Silly question: why does clock latency matter?

Naively, from a performance point of view, for our design, it does not affect fMax. Skew matters for fMax.

Our situation is that of megaboom or designs/asap7/mock-cpu. There is a CPU core clock and a bus clock running at the same frequency, but there is an asynchronous clock crossing between the core clock and system bus clock domains, so clock latency of the core clock is invisible from the outside. there are no core pins that are relative to the core clock, all pins are relative to the system bus clock.

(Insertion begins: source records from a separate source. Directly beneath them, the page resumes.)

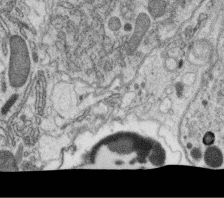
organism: C. elegans
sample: C. elegans oocyte; sperm cells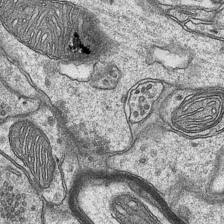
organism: Mouse
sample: CA1 Hippocampus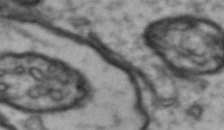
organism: Drosophila
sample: Brain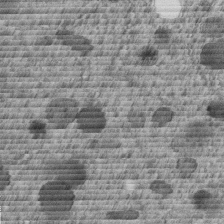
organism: C. elegans
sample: C. elegans embryo early stage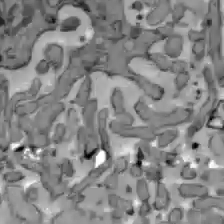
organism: C57BL Mouse
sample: Liver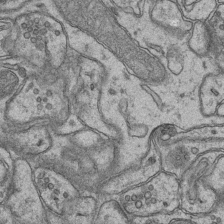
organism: Mouse
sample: CA1 Hippocampus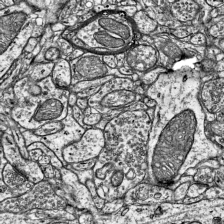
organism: Mouse
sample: Visual Cortex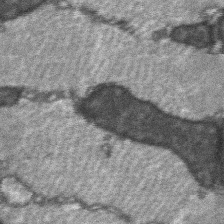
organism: C57BL Mouse
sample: Soleus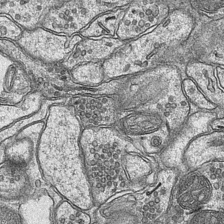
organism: Mouse
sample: CA1 Hippocampus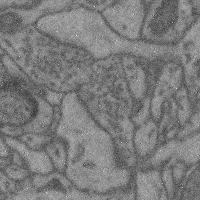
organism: Mouse
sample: Cerebral cortex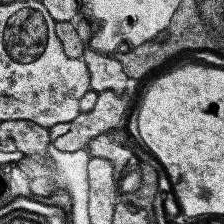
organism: Human
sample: Temporal Lobe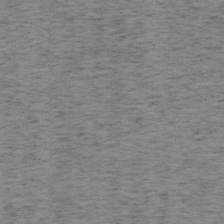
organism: Mouse
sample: OT-I killer T cells with ID8 ovarian cancer cells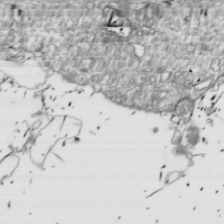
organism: Drosophila
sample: Cell division; meiosis; drosophila spermatocytes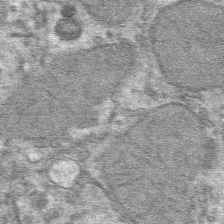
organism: Mouse
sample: Mouse hepatocytes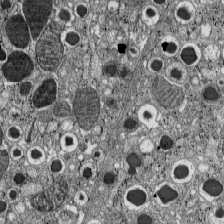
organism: C57BL Mouse
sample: Pancreatic islet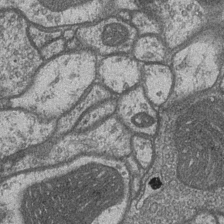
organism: Drosophila
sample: Optic medulla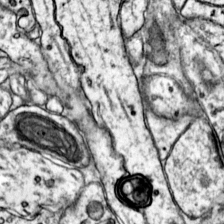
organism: Mouse
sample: Primary visual cortex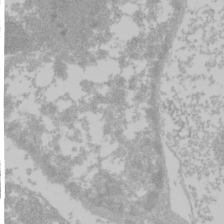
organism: Mouse
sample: Cancer cell death in ED-1 cells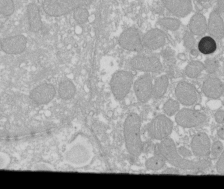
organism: Xenopus
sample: Cilia; centrioles in frog embryo cells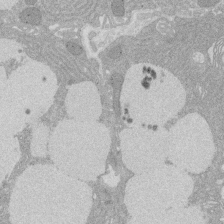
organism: Rat
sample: Salivary granule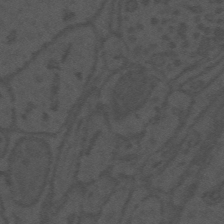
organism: Mouse
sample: Suprachiasmatic nucleus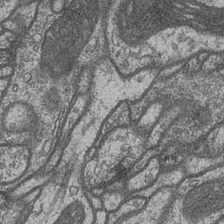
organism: Drosophila
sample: Optic medulla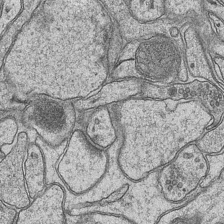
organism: Mouse
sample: CA1 Hippocampus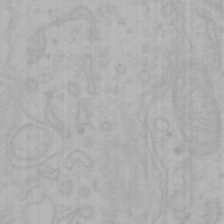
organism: Mouse
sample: Choroid plexus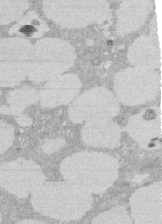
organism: Rat
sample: Salivary granule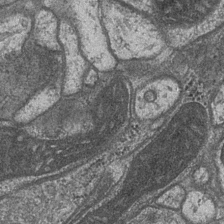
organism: Drosophila
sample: Optic medulla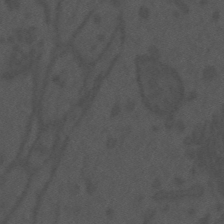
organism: Mouse
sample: Suprachiasmatic nucleus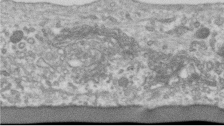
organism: Human
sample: Centriole in RPE cells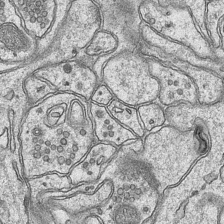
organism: Mouse
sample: CA1 Hippocampus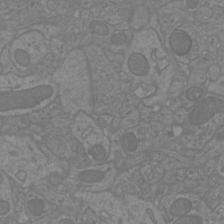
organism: Mouse
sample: Cortical neurons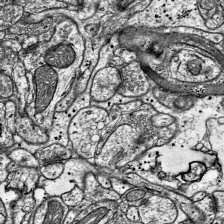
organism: Mouse
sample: Visual Cortex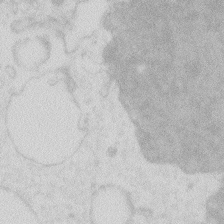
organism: Zebrafish
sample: Macrophage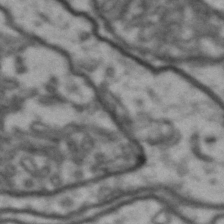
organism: Drosophila
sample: Brain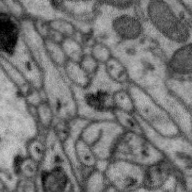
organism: Zebra finch
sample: Brain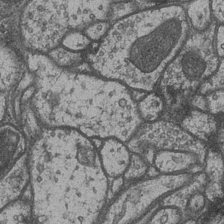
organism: Drosophila
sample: Optic medulla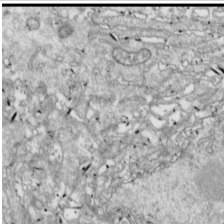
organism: Drosophila
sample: Cell division; meiosis; drosophila spermatocytes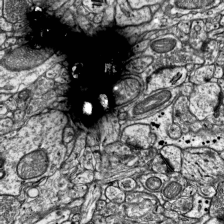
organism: Mouse
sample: Visual Cortex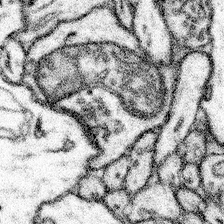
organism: Mouse
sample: Somatosensory cortex neuropil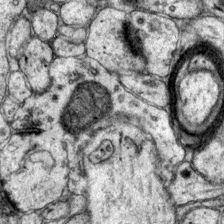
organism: Mouse
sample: Primary visual cortex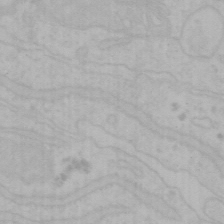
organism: Mouse
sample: Choroid plexus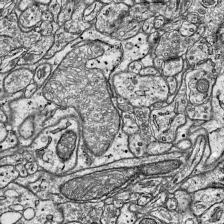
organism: Mouse
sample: Visual Cortex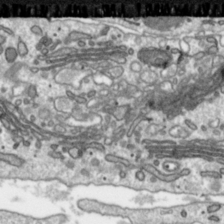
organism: Toxoplasma gondii
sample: Parasites in a vacuole inside a host cell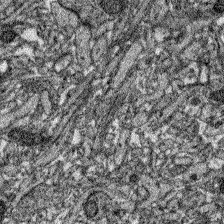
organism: Zebrafish
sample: Larval olfactory bulb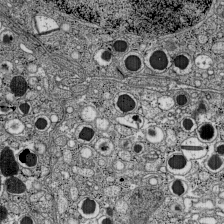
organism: C57BL Mouse
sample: Pancreatic islet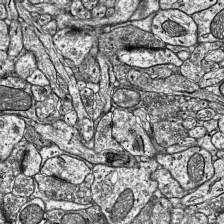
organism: Mouse
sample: Visual Cortex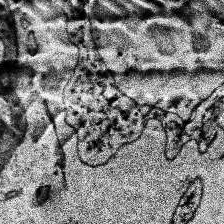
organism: Human
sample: Temporal Lobe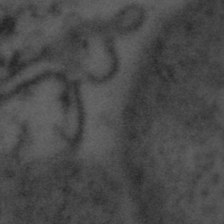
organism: Tuwongella immobilis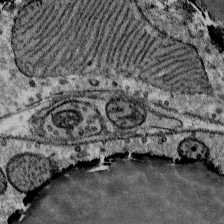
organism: Mouse
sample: Mouse Salivary gland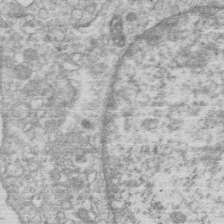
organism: Human
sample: Macrophage cells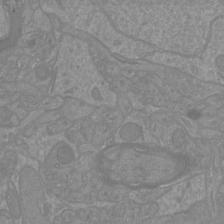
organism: Mouse
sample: Cortical neurons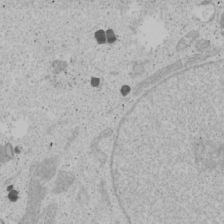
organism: Human
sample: Mitochondria in U2OS cells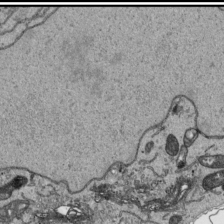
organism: Human
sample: Mitochondria in HCT116 cells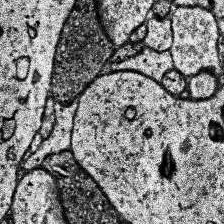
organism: Human
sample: Temporal Lobe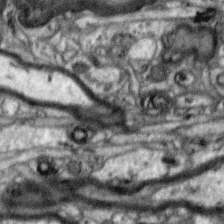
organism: Zebra finch
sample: Brain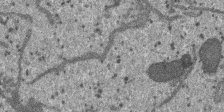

If there was a knob going from 0-1 where 0 is optimize skew only and 1 is latency only, then this knob would be 0.5 by default now. We would crank it to 0.

QuantamHD commented 3 months ago

@oharboe I'm not an expert in this area, but a longer clock tree usually implies more structure. Which means that you have more structures susceptible to on chip variation (OCV).

The liberty files aren't true to life, and in fact are essentially just sampled from one particular distribution.

oharboe commented 3 months ago

Makes sense: longer latency, more clock uncertainty. clock uncertainty contributes to skew, effectively... from a performance fmax point of view.